Why Fidelity Isn’t Playing The ETF Game
By Tom Lydon on August 25, 2009 | More Posts By Tom Lydon | Author's Website
Mutual fund giant Fidelity has just one exchange traded fund (ETF). As the ETF grows and gains an increasing amount of market share, though, Fidelity says that one is going to have to do.
Fidelity is the largest mutual fund company in the United States. While they have reorganized and diversified beyond that core aspect of its business, ETFs apparently are not part of the plan.
On other fronts, the company has reported market share gains this year with more money flowing in across its expanded range of financial services, reports Mark Jewell for The Washington Post. Those include individual retirement planning, employee benefit management and brokerage operations.
Is skipping out on the growing ETF industry wise? Investors bought more ETFs in the first half of this year than they did in the same period last year, reports Sue Asci for Investment News. The net inflows also increased: $35 billion in the first six months of 2009 vs. $26 billion in 2008.
Some feel that Fidelity is positioned to do just fine without ETFs.
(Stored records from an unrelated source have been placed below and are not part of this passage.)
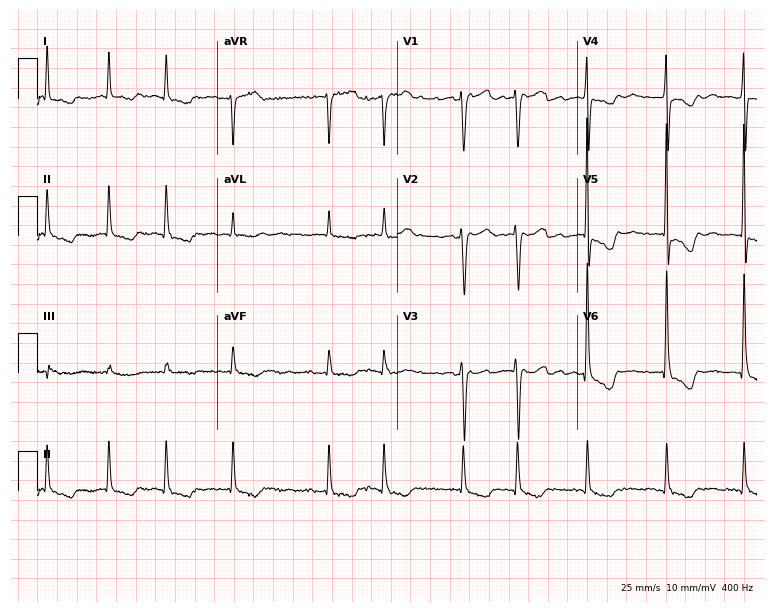
Standard 12-lead ECG recorded from a female, 85 years old (7.3-second recording at 400 Hz). The tracing shows atrial fibrillation.
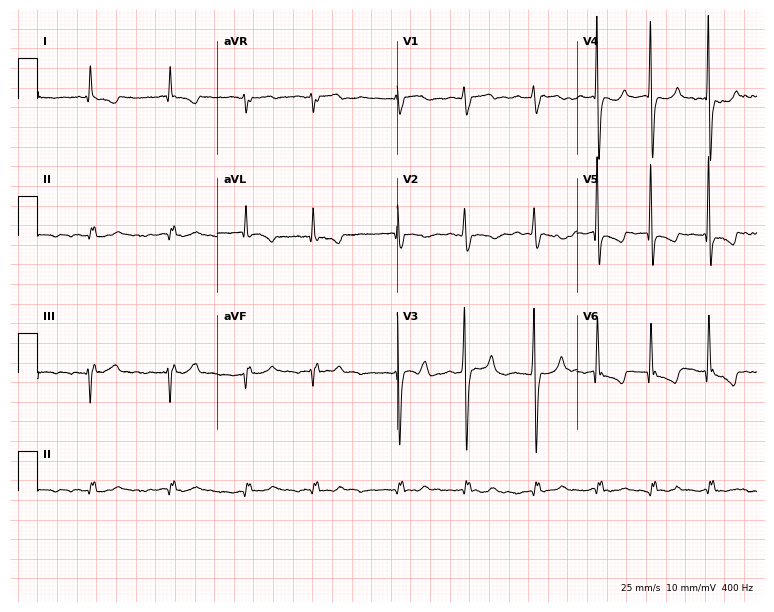
Resting 12-lead electrocardiogram. Patient: a male, 75 years old. The tracing shows atrial fibrillation.
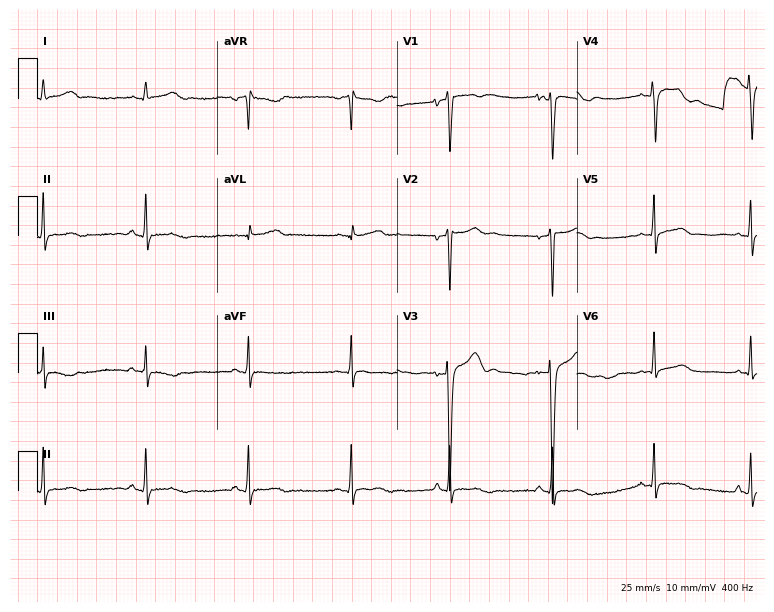
Electrocardiogram (7.3-second recording at 400 Hz), a 21-year-old man. Of the six screened findings (first-degree AV block, right bundle branch block, left bundle branch block, sinus bradycardia, atrial fibrillation, sinus tachycardia), none is recorded.
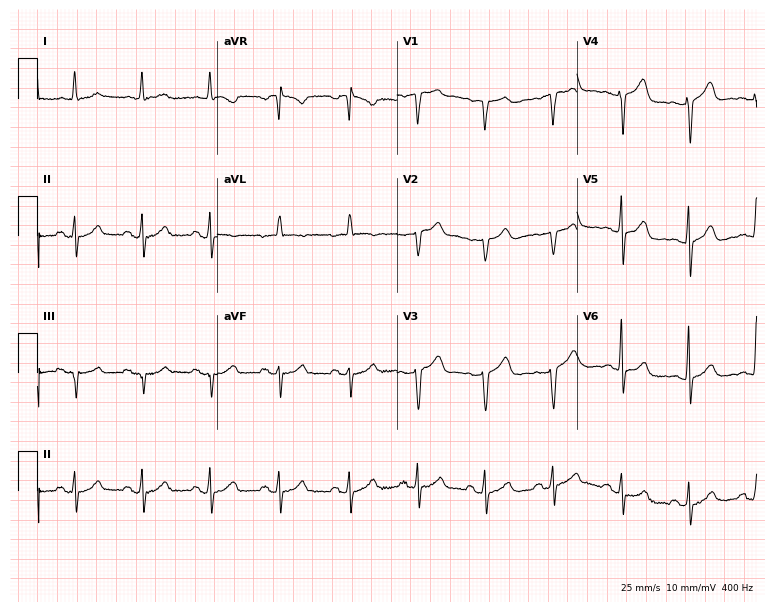
ECG — a 77-year-old female. Screened for six findings — first-degree AV block, right bundle branch block, left bundle branch block, sinus bradycardia, atrial fibrillation, sinus tachycardia — none is recorded. Other findings, if any, are not listed.

However, other big names in the mutual fund industry have entered the ETF space, most notably PIMCO. Further studies have supported the need for ETFs. One survey of financial advisors found that many expect to reduce their clients’ holdings of mutual funds to 27% in 2011, down 30% from today, and 35% in 2007. By 2011, expect ETF holdings to make up around 14% of their portfolios, or 8% more from now.
On the other hand, two-thirds of Fidelity’s revenue comes from 401(k)s. If the markets are up or even flat for an extended period of time, and their average fee is north of 1.1% and investors are now beginning to pour money into their 401(k)s again, why should Fidelity be motivated to offer ETFs and cannibalize their current business model?